Goal of the exercise: Copy out the records in full, word for word, without pictures.

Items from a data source

Start of Block

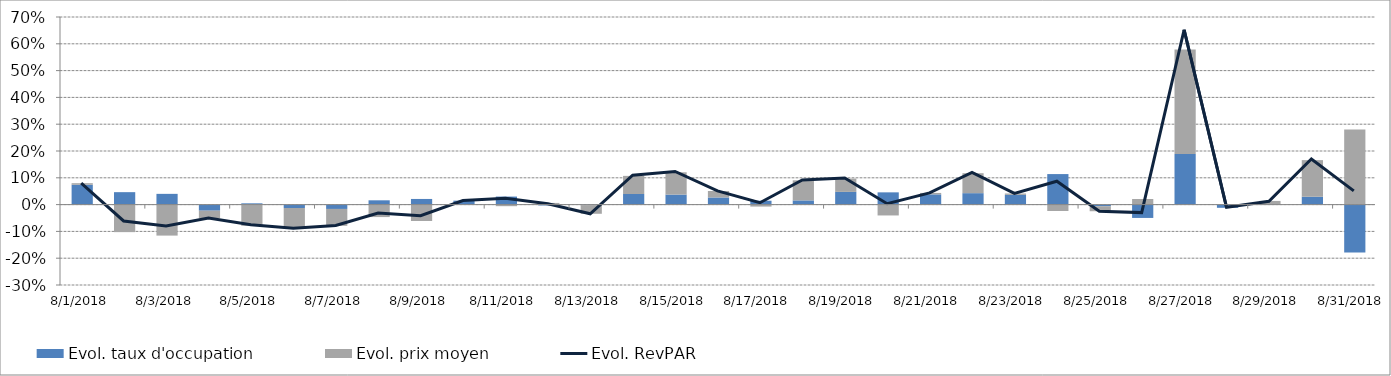
| Category | Evol. taux d'occupation | Evol. prix moyen |
|---|---|---|
| 8/1/18 | 0.074 | 0.006 |
| 8/2/18 | 0.046 | -0.103 |
| 8/3/18 | 0.04 | -0.116 |
| 8/4/18 | -0.023 | -0.028 |
| 8/5/18 | 0.005 | -0.079 |
| 8/6/18 | -0.013 | -0.077 |
| 8/7/18 | -0.016 | -0.063 |
| 8/8/18 | 0.016 | -0.047 |
| 8/9/18 | 0.021 | -0.061 |
| 8/10/18 | 0.015 | 0 |
| 8/11/18 | 0.03 | -0.006 |
| 8/12/18 | -0.003 | 0.006 |
| 8/13/18 | -0.002 | -0.032 |
| 8/14/18 | 0.04 | 0.068 |
| 8/15/18 | 0.037 | 0.083 |
| 8/16/18 | 0.027 | 0.024 |
| 8/17/18 | 0.014 | -0.007 |
| 8/18/18 | 0.016 | 0.075 |
| 8/19/18 | 0.047 | 0.05 |
| 8/20/18 | 0.046 | -0.041 |
| 8/21/18 | 0.038 | 0.005 |
| 8/22/18 | 0.043 | 0.074 |
| 8/23/18 | 0.036 | 0.005 |
| 8/24/18 | 0.114 | -0.024 |
| 8/25/18 | -0.006 | -0.019 |
| 8/26/18 | -0.05 | 0.021 |
| 8/27/18 | 0.189 | 0.39 |
| 8/28/18 | -0.012 | 0.002 |
| 8/29/18 | -0.001 | 0.014 |
| 8/30/18 | 0.029 | 0.137 |
| 8/31/18 | -0.179 | 0.28 |

End of Block

Reply:
| Category | Evol. taux d'occupation | Evol. prix moyen |
|---|---|---|
| 8/1/18 | 0.074 | 0.006 |
| 8/2/18 | 0.046 | -0.103 |
| 8/3/18 | 0.04 | -0.116 |
| 8/4/18 | -0.023 | -0.028 |
| 8/5/18 | 0.005 | -0.079 |
| 8/6/18 | -0.013 | -0.077 |
| 8/7/18 | -0.016 | -0.063 |
| 8/8/18 | 0.016 | -0.047 |
| 8/9/18 | 0.021 | -0.061 |
| 8/10/18 | 0.015 | 0 |
| 8/11/18 | 0.03 | -0.006 |
| 8/12/18 | -0.003 | 0.006 |
| 8/13/18 | -0.002 | -0.032 |
| 8/14/18 | 0.04 | 0.068 |
| 8/15/18 | 0.037 | 0.083 |
| 8/16/18 | 0.027 | 0.024 |
| 8/17/18 | 0.014 | -0.007 |
| 8/18/18 | 0.016 | 0.075 |
| 8/19/18 | 0.047 | 0.05 |
| 8/20/18 | 0.046 | -0.041 |
| 8/21/18 | 0.038 | 0.005 |
| 8/22/18 | 0.043 | 0.074 |
| 8/23/18 | 0.036 | 0.005 |
| 8/24/18 | 0.114 | -0.024 |
| 8/25/18 | -0.006 | -0.019 |
| 8/26/18 | -0.05 | 0.021 |
| 8/27/18 | 0.189 | 0.39 |
| 8/28/18 | -0.012 | 0.002 |
| 8/29/18 | -0.001 | 0.014 |
| 8/30/18 | 0.029 | 0.137 |
| 8/31/18 | -0.179 | 0.28 |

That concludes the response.